Les personnages ne sont pas particulièrement caricaturaux, mais torturés entre différents désirs et devoirs.

Sarasa se retrouve confrontée à de nombreuses difficultés et contradictions :
- bien qu’elle n’ait pas été formée du tout, elle doit s’improviser stratège, meneuse d’hommes, politicienne. Elle est conseillée par plusieurs personnes (Kaku, Nagui), mais lutte souvent seule quand même
- elle est tiraillée entre son amour pour Shuri et sa haine du Roi Rouge, et surtout la haine que portent les survivants du village de Byakko envers celui qui a détruit leurs maisons.
- jeune fille, elle doit se déguiser en garçon pour se faire passer pour son défunt frère, à une période où son corps féminin se développe
- elle lutte pour la justice, mais est parfois accusée d’utiliser des procédés destructeurs pour la population

Elle se retrouve souvent à assumer des responsabilités difficiles, et est en proie à d’énormes hésitations. Elle est par exemple très affectée d’avoir provoqué la destruction d’une ville du Roi Rouge, pleurant quand elle se rend compte que les villageois la haïssent.

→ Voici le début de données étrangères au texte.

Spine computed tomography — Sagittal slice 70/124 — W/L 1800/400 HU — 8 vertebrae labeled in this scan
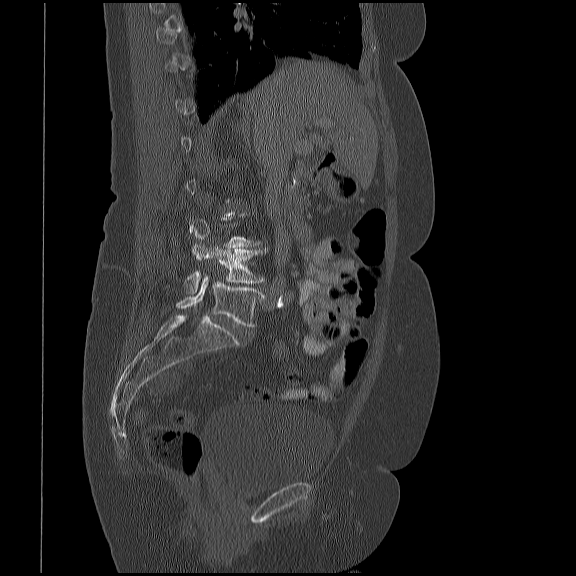 Each vertebra is boxed only on the slices from the first to the last where its cross-section reaches a third of its largest, so a slice outside that range leaves it unboxed.
<vertebrae><v name="L4" x1="185" y1="242" x2="263" y2="294"/><v name="L5" x1="176" y1="275" x2="263" y2="327"/></vertebrae>

Shuri quant à lui a eu une enfance difficile, mais a rapidement montré des dispositions particulières. Il est initialement très brutal, n’hésitant pas à tuer ou faire tuer ses opposants, tout en faisant des grandes choses pour le peuple dont une partie l’admire. Mais il est très attaché à ses rares amis, comme Shidō, et pleure sincèrement sa mort. C’est sa rencontre avec Sarasa qui va le changer, et réduire sa part brutale.

Asagi est lui aussi un personnage très intéressant. Elevé dans l’ombre d’un faux Roi Bleu, il se rapproche de Sarasa [3] pour faire chuter son frère Shuri qu’il déteste. Cependant il est au fond de lui à la recherche de sa véritable identité, bien qu’il le nie, et cherche à détruire sa famille qu’il méprise. Il s’attache progressivement à Sarasa et lui viendra en aide, et finara la tâche qu’a commencée Shuri — la destruction de la famille royale.

Bref, malgré quelques longueurs et clichés, un très bon manga qui se laisse bien lire.


[1Prix décerné tous les ans depuis 1955.

[2L’histoire principale se termine au début du volume 26, et de nombreuses histoires courtes, aussi bien dans le futur que le passé, complètent la série.

[3Il comprend rapidement qu’elle est Tatara, et aussi qu’elle aime Shuri / le Roi Rouge, alors qu’elle l’ignore encore.